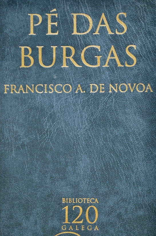 Detalle da portada dun volume de Pé das Burgas de Francisco A. de Nóvoa, da Biblioteca Galega 120.
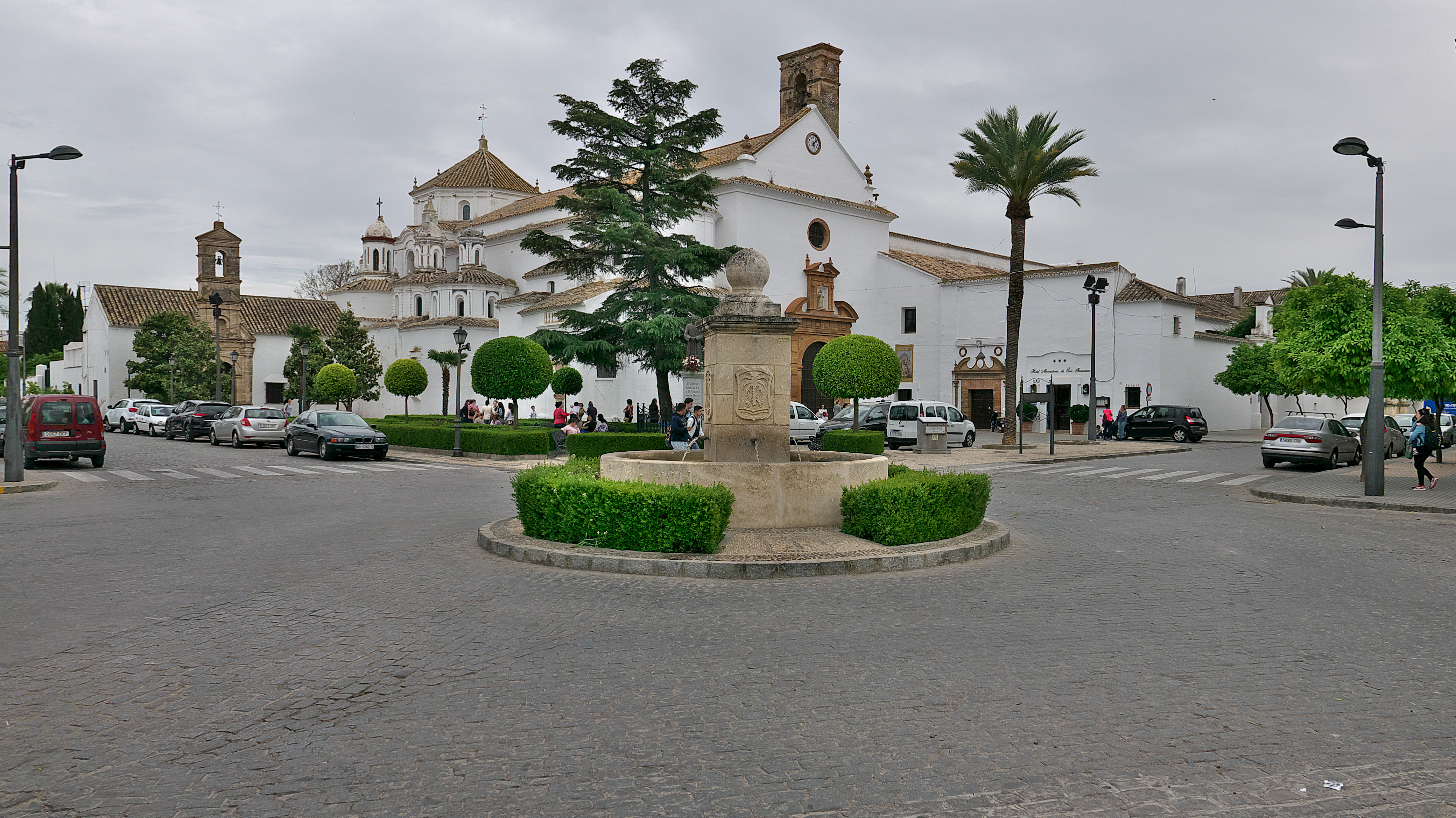 Convento franciscano promovido (1518) por Luis Fernández Portocarrero y Bocanegra, y Leonor de la Vega y Girón, condes de Palma del Río.
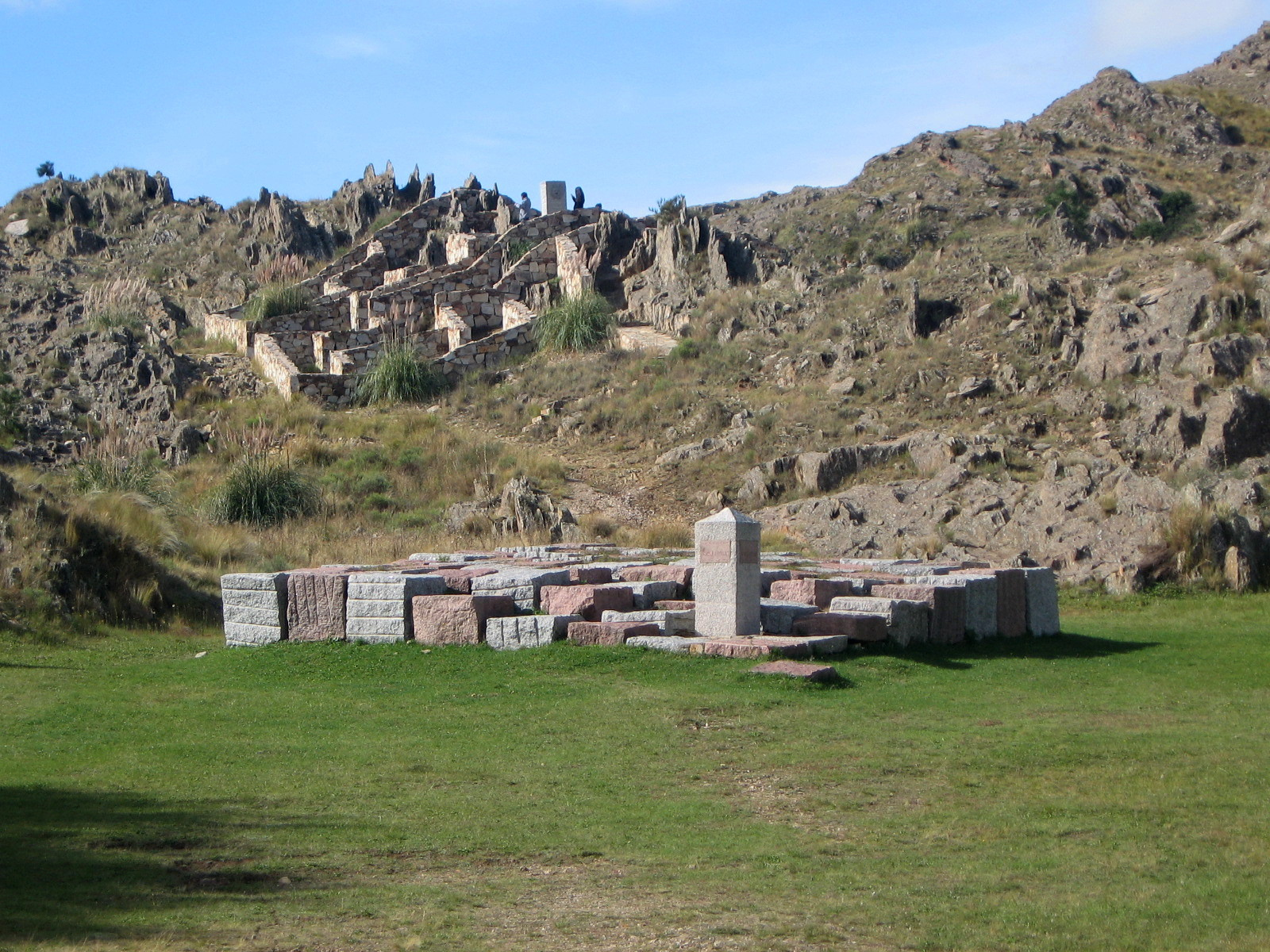 En el lugar se encuentran los restos de Juan Crisóstomo Lafinur, antepasado de Jorge Luis Borges. Las construcciones en piedra representan un tablero de ajedrez y un laberinto.
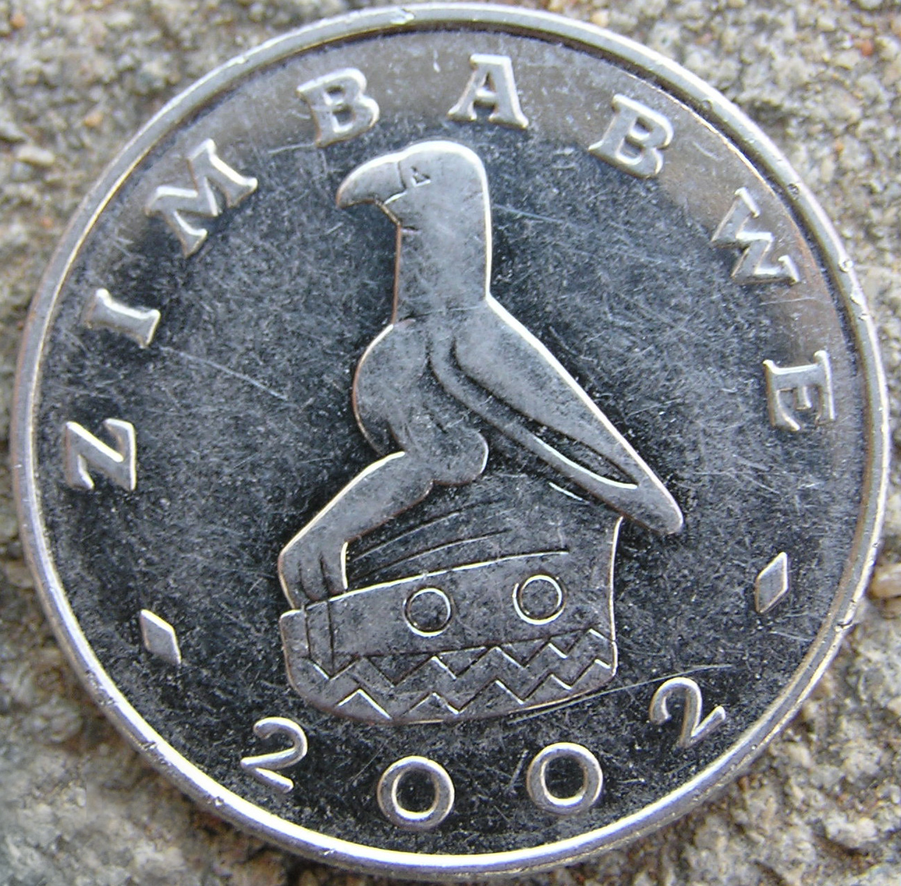 pièce de 1 Dollar du Zimbabwe
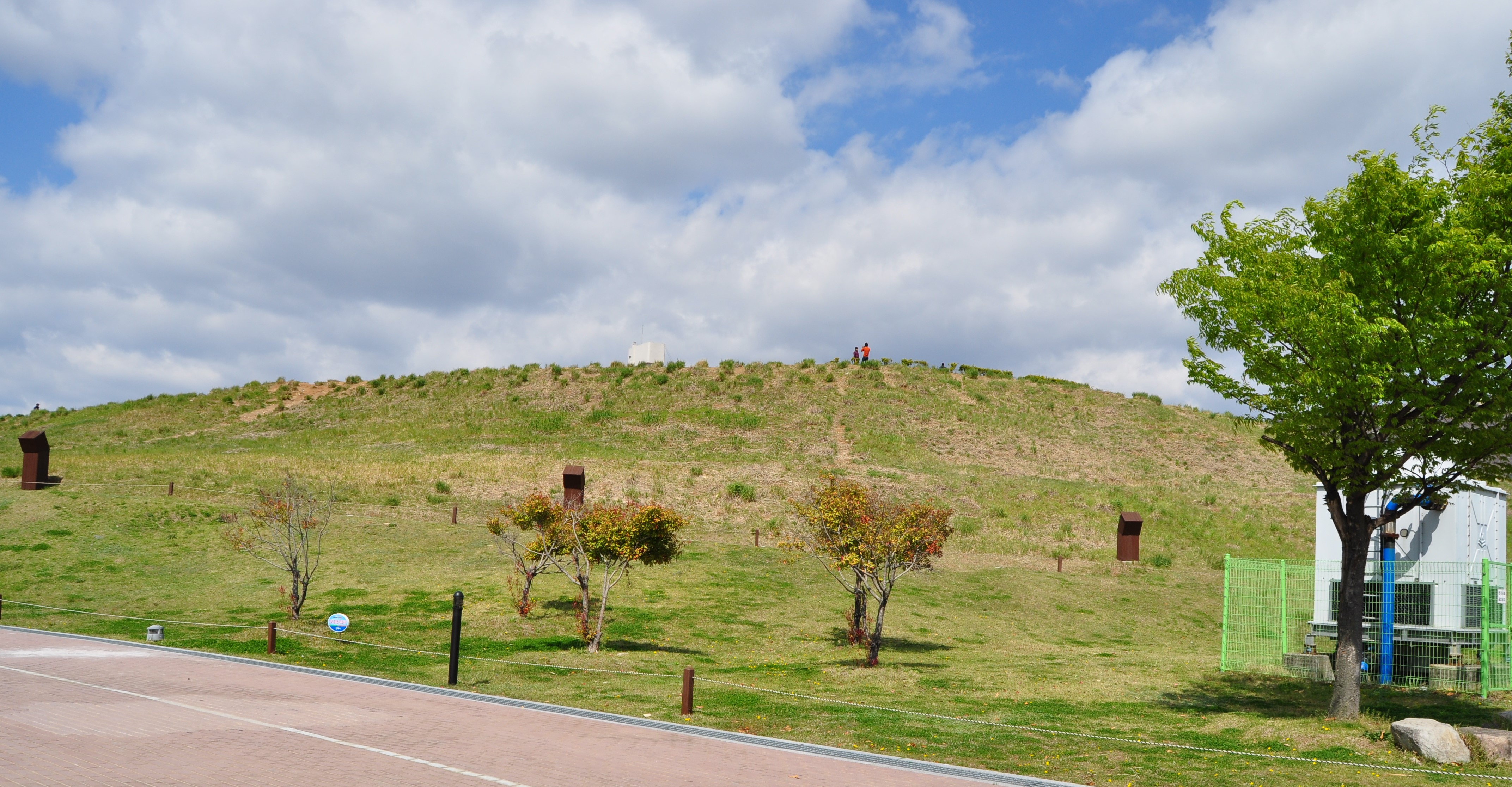 김해 대성동 고분군 (경남 김해시 대성동 소재, 사적 제341호)
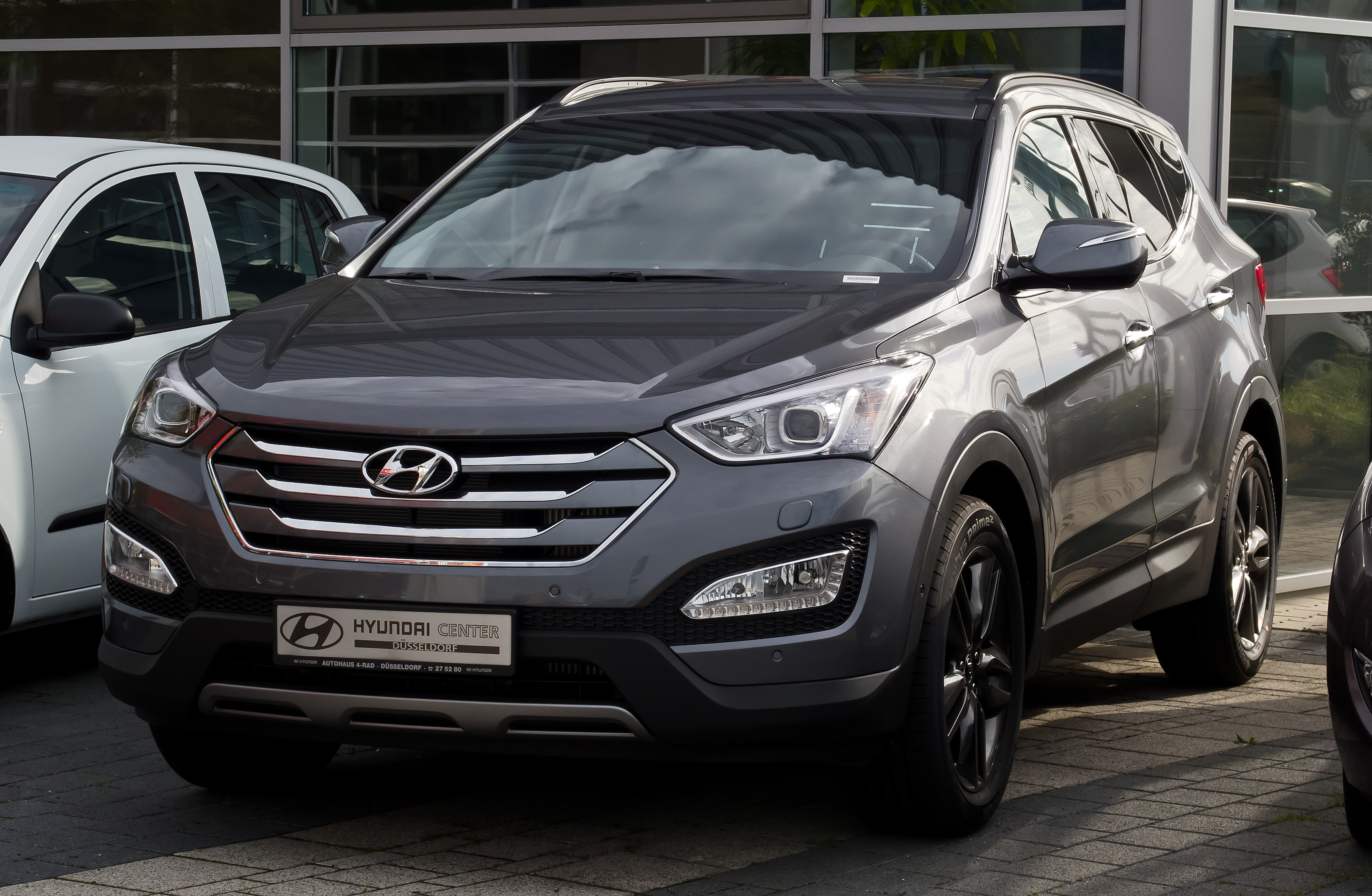 Hyundai Santa Fe (III)
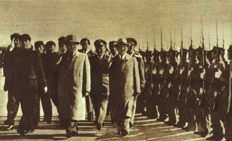 1952年9月28日蒙古国总理泽登巴尔访问中国 周恩来 泽登巴尔 拉姆苏伦 Монгол: 1952 онд Бээжинд хүрэлцэн ирсэн Юмжаагийн Цэдэнбал
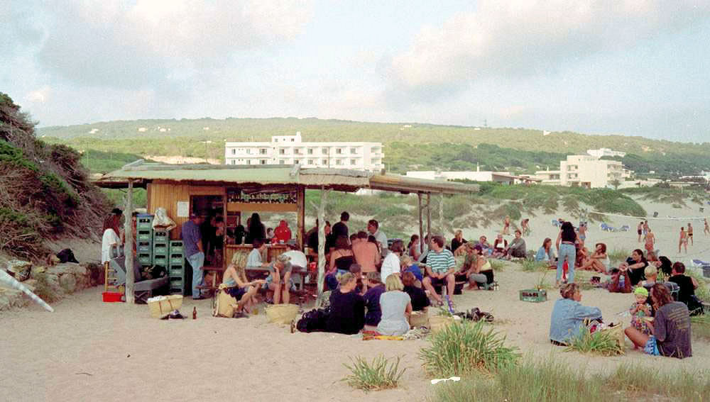 Xiringuito Pirata Bus a la platja de Migjorn, Formentera
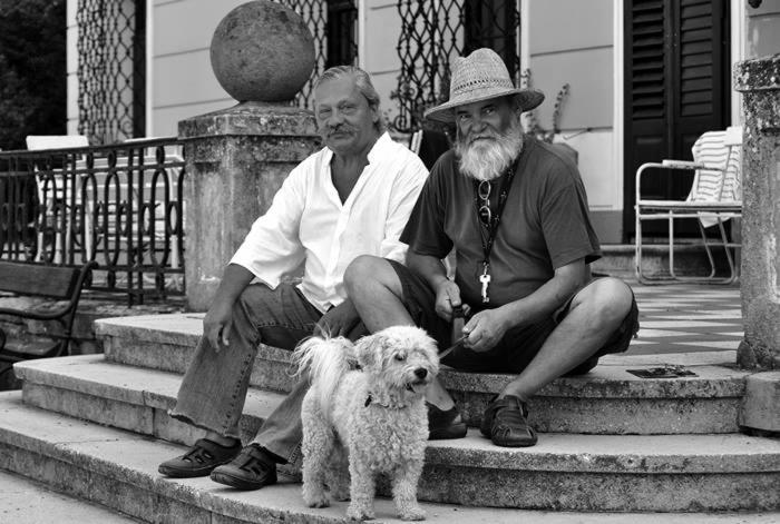 Ráduly Mihály jazz-zenész és Béres János szobrász.
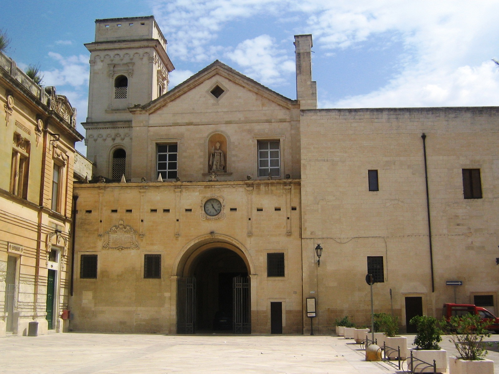 Lecce Chiesa San Giovanni Evangelista
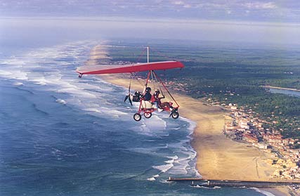 vol ULM AQUITAINE
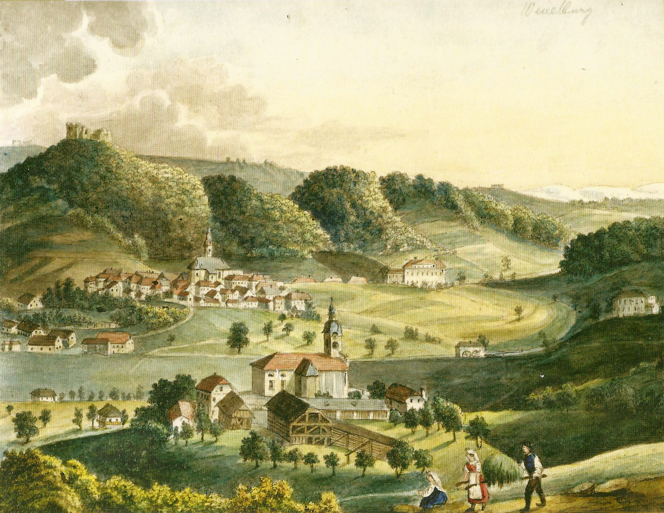 Višnja Gora leta 1864
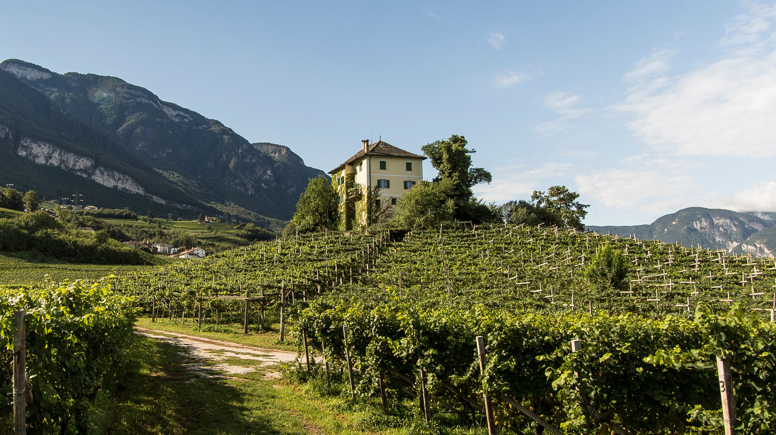 Das Villnerschlössl bzw. Viller Schlössl in Neumarkt in Südtirol
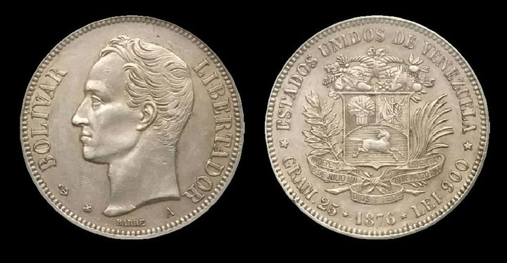 1 Venezolano 1876

### What to produce
Copy each line above precisely, dropping the pictures.

### Reply
 Detalle da portada dun volume de Pé das Burgas de Francisco A. de Nóvoa, da Biblioteca Galega 120.
 Convento franciscano promovido (1518) por Luis Fernández Portocarrero y Bocanegra, y Leonor de la Vega y Girón, condes de Palma del Río.
 En el lugar se encuentran los restos de Juan Crisóstomo Lafinur, antepasado de Jorge Luis Borges. Las construcciones en piedra representan un tablero de ajedrez y un laberinto.
 pièce de 1 Dollar du Zimbabwe
 김해 대성동 고분군 (경남 김해시 대성동 소재, 사적 제341호)
 Hyundai Santa Fe (III)
 1952年9月28日蒙古国总理泽登巴尔访问中国 周恩来 泽登巴尔 拉姆苏伦 Монгол: 1952 онд Бээжинд хүрэлцэн ирсэн Юмжаагийн Цэдэнбал
 Xiringuito Pirata Bus a la platja de Migjorn, Formentera
 Ráduly Mihály jazz-zenész és Béres János szobrász.
 Lecce Chiesa San Giovanni Evangelista
 vol ULM AQUITAINE
 Višnja Gora leta 1864
 Das Villnerschlössl bzw. Viller Schlössl in Neumarkt in Südtirol
 1 Venezolano 1876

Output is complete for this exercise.